Transformer-like Inference from Optimal Control
Pith reviewed 2026-05-20 21:20 UTC · model grok-4.3
The pith
Reformulating next-token prediction as an optimal control problem produces a dual filter whose layers mirror those of decoder-only transformers.
A machine-rendered reading of the paper's core claim, the machinery that carries it, and where it could break.
Core claim
The paper derives inference architectures from first principles for the next-token prediction problem solved by decoder-only transformers. By reformulating the prediction objective as an optimal control problem in two model classes—a nonlinear discrete-valued process and a linear Gaussian process—the solution yields an explicit inference algorithm, the dual filter, whose layer structure mirrors that of a decoder-only transformer. Numerical experiments compare the optimal control solution to attention weights from a trained transformer and show that insufficient embedding dimension leads the transformer to exploit non-Markovian structure.
What carries the argument
The dual filter, the explicit inference algorithm obtained by solving the optimal control reformulation of the next-token prediction objective.
Load-bearing premise
The chosen nonlinear discrete-valued process and linear Gaussian process must be representative of the data-generating mechanisms that transformers are trained on.
What would settle it
Generate sequences from the nonlinear discrete-valued process, train a decoder-only transformer on those sequences, and check whether the transformer's attention weights and layer computations align with the dual filter solution; a systematic mismatch would falsify the relevance of the optimal control derivation.
Figures
read the original abstract
Decoder-only transformers compute the conditional probability of the next token from a sequence of past observations. This paper derives, from first principles, inference architectures that solve the same prediction problem - and in doing so, recovers transformer-like layer operations as a consequence of optimal control theory. The framework is developed for two model classes: a nonlinear model of discrete-valued processes, directly motivated by the transformer, and a linear Gaussian model as a tractable baseline. For both model classes, the prediction objective is reformulated as an optimal control problem whose solution yields an explicit inference algorithm, the dual filter, with a layer structure that mirrors the layer structure of a decoder-only transformer. Numerical experiments provide a comparison of the optimal control to attention weights from a trained transformer. These experiments reveal that when the embedding dimension is insufficient, the transformer implicitly exploits non-Markovian structure.
Editorial analysis
A structured set of objections, weighed in public.
Referee Report
Summary. The paper claims that reformulating next-token prediction as an optimal control problem for a nonlinear discrete-valued process (motivated by transformers) and a linear Gaussian process yields an explicit 'dual filter' inference algorithm whose layered structure mirrors decoder-only transformers. Numerical experiments compare the resulting weights to attention weights from a trained transformer and conclude that transformers exploit non-Markovian structure when the embedding dimension is insufficient.

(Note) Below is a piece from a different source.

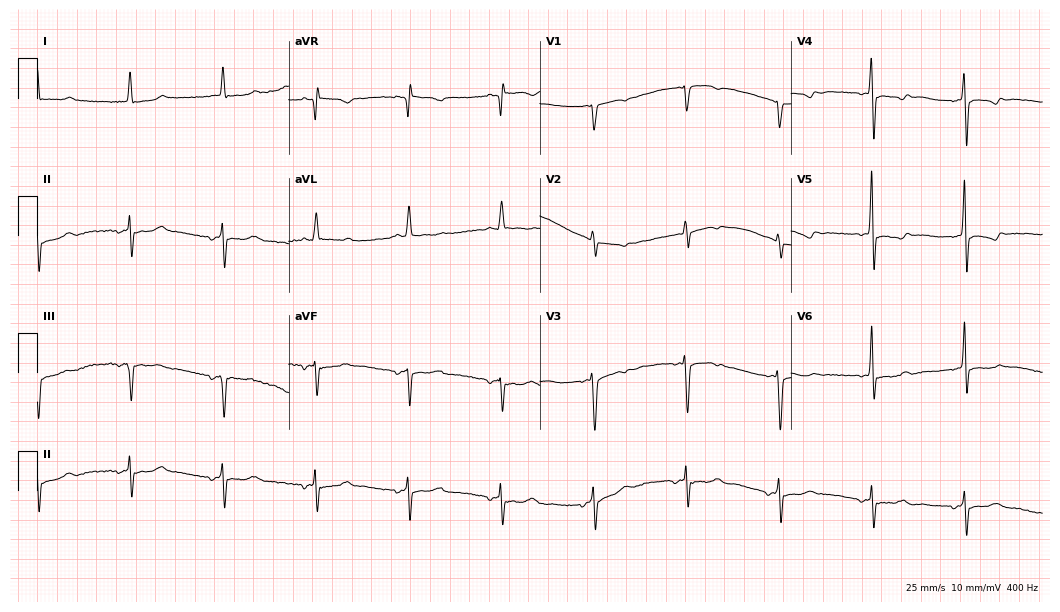
Electrocardiogram, a female, 68 years old. Of the six screened findings (first-degree AV block, right bundle branch block, left bundle branch block, sinus bradycardia, atrial fibrillation, sinus tachycardia), none is recorded.
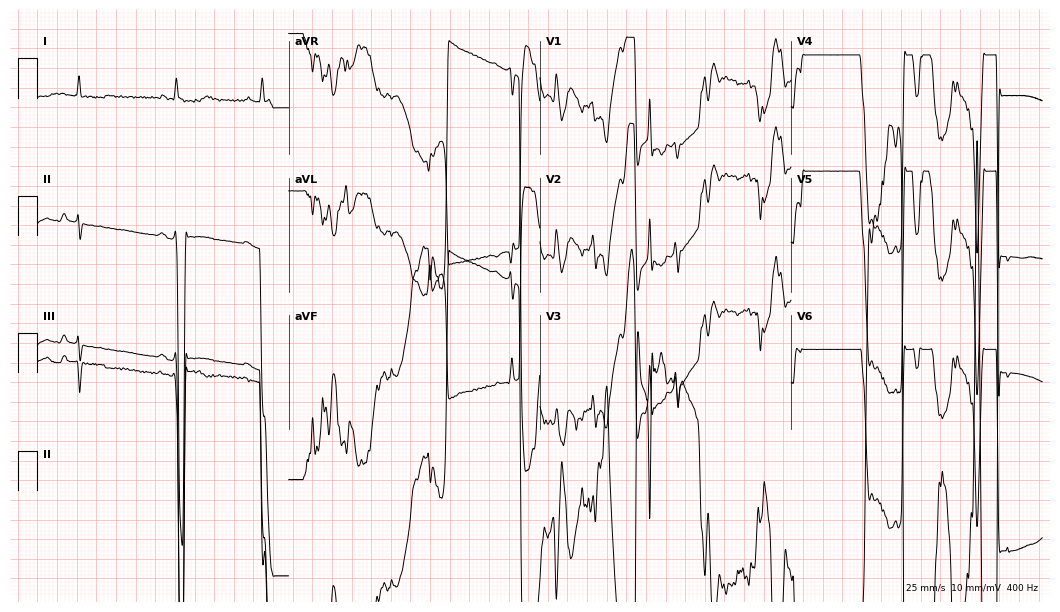
Standard 12-lead ECG recorded from a female patient, 70 years old. None of these six findings is recorded: first-degree AV block, right bundle branch block, left bundle branch block, sinus bradycardia, atrial fibrillation, sinus tachycardia. Only these six findings were labelled.

Significance. If the derivations are exact and the model classes representative, the work would provide a first-principles optimal-control derivation of transformer-like inference, a notable strength given the parameter-free character of the dual-filter construction. The numerical comparison in the insufficient-embedding regime offers limited empirical grounding but does not yet test reproduction of attention patterns on data generated from the paper's own nonlinear process.
major comments (3)
- [§3] §3 (nonlinear model derivation): the step from the optimal-control solution to the explicit dual-filter layer operations that mirror decoder-only transformer blocks is stated as a direct consequence, yet the manuscript does not exhibit the intermediate equations showing how the control inputs produce the precise attention and feed-forward forms without hidden approximations or additional assumptions.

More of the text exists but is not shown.